Quel deficiente era capace di fare lo spavaldo anche in una situazione del
genere, di tenere su la sua maschera di cavaliere senza macchia e senza paura.
Idiota. Come se lui non vedesse attraverso le paurose crepe che vi ci stavano
formando.
Ora basta, però. Continuando a pensare al suddetto demente non avrebbe cavato
un ragno dal buco, ed era inevitabile che lo facesse osservando quel letto
tristemente rifatto. Vuoto.
Uscire. Doveva uscire.
Prese la giacca, e le sue dita esitarono sulle chiavi dell’Impala, decidendo
poi di andare a piedi.
Sarebbe stato troppo strano guidare in solitaria, un impietoso rigirare il
coltello nella piaga.
L’aria era fredda e pungente, le strade semivuote.
Nell’impietoso e gelido silenzio sollevò gli occhi, come a cercare sollievo nello
sconfinato cielo stellato.
Era una tela dipinta con
maestria ultraterrena, di una bellezza tale da togliergli il fiato. Da fare
sembrare lui ed ogni suo dilemma insignificante al suo cospetto.
Incurante delle spallate simpaticamente donategli dagli sparuti passanti, che
con tutto il marciapiede a disposizione finivano proprio addosso a lui, si
fermò per poter meglio godersi la magnificenza della volta celeste.
Gli tornò in mente una notte in cui l’amata macchinona nera s’era fermata nel
bel mezzo di una deserta statale del Colorado.
Faceva un freddo cane, ma lui era voluto scendere comunque per vedere se
riusciva a scorgere una stella cadente.
“Dean! Scendi e tieni d’occhio tuo fratello!” aveva tuonato la voce di John,
svegliando il quattordicenne dal suo torpore. Mugugnando il soldatino aveva adempiuto agli ordini, e Sam se l’era ritrovato al fianco.
Come sempre, che John glielo chiedesse o no. Qualunque
momento della sua infanzia richiamasse alla mente, non ce n’era uno in cui il
fratello non fosse stato lì per lui.
Forzato dal destino avverso, forse, ma era c’era.
“L’avrei fatto anche se non me l’avessi detto…” Dean
aveva mormorato in tono quasi inaudibile. “…come se fossi tanto stupido da
lasciare qui fuori Sammy tutto solo.” Per l’appunto.
“Ho sentito un’obiezione o era solo la mia immaginazione, Dean?” John aveva
domandato con una vena d’irritazione nella sua voce, più per il fatto che la
riparazione gli stesse prendendo più tempo di quanto potessero permettersi, che
per il borbottio del primogenito.
“Non ho detto nulla, signore. Era solo la sua
immaginazione, signore.” Fu la pronta replica del figlio.
John
tornò alla sua riparazione, e Dean si sedette sul prato umidiccio non lontano
dal ciglio della strada, a neanche un metro da Sam.
Quest’ultimo
era troppo preso a far vagare il suo sguardo da un lato all’altro del manto
stellare per prestare la benché minima attenzione al botta e risposta fra il
padre ed il fratello.
La stella cadente non voleva farsi trovare, maledizione a lei.

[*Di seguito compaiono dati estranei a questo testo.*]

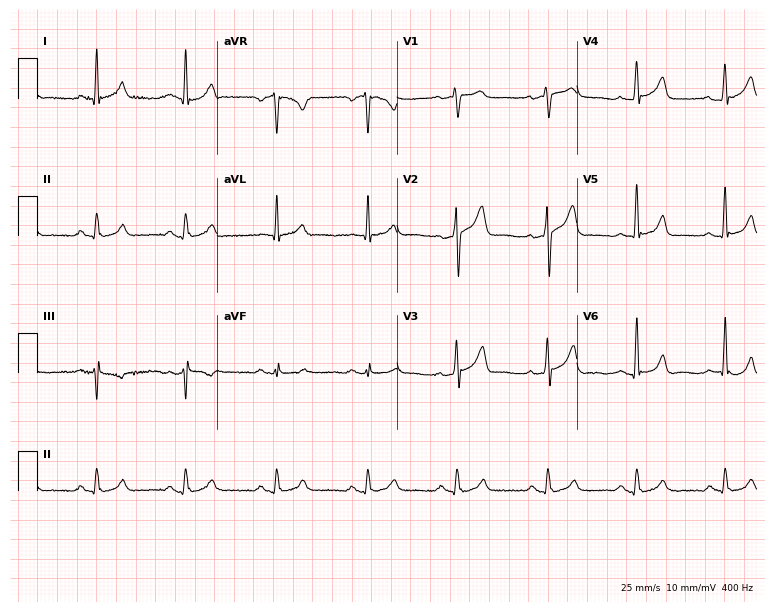
Standard 12-lead ECG recorded from a man, 53 years old. Read as a normal ECG.

“Woah, guarda Sam, una stella cadente!”aveva esclamato Dean, al primo sguardo
verso il cielo.
Certa gente aveva una fortuna sfacciata in ogni cosa, anche nelle più
impensabili.
“Dove, dove?” Naturalmente quando aveva individuato il punto indicato dal
fratello, non vi era più alcun segno d’essa.
“Se smettessi di cercarla come un ossesso, magari ne vedresti una. Certe cose arrivano quando meno te l’aspetti.” Aveva osservato. In quel
buio non poteva scorgere l’espressione di Sammy, ma poteva giurare che aveva
messo su un bel muso solo perché la buona sorte aveva deciso di baciare prima
il fratellone.
“Sì, sì, certo…” La risposta era stata, come si aspettava, molto scocciata.
“Dico davvero, sai come il coltello a serramanico che cercavi qualche settimana
fa e non hai trovato finché non stavi cercando altro, no?” Dean aveva cercato di
spiegargli, pazientemente.
“Devo fingere di cercare altro così la stella si fa vedere?” Sam non era certo
di aver colto molto bene il discorso dell’altro.
“Possiamo metterla così. Cerca le costellazioni, l’Orsa Minore per esempio.
Saper trovare in un batter d’occhio la stella polare è indispensabile. Non
sempre avrai una bussola a portata di mano, o la luce necessaria per vederla,
Sammy.” Ecco che era partita la modalità didattica di
Dean, quasi si sentisse in dovere d’insegnare qualcosa al fratello ogni volta
che si parlavano.
“So benissimo dov’è l’Orsa Minore, grazie. Ed è Sam, non Sammy.” Però si era
messo a cercarla lo stesso, metti mai che Dean avesse ragione nel dire che
smettendo la ricerca maniacale della stella cadente ne avrebbe vista una per
caso.
Il silenzio li aveva stretti nuovamente in una morsa gelata quanto la neve sui
monti intorno a loro, e dopo quelle che parvero ore, Sam
ancora non aveva scorto quello che tanto desiderava vedere. Come se uno spirito
dispettoso deviasse il suo sguardo
ogni volta che una di quelle lacrime lucenti scendeva lungo il cielo.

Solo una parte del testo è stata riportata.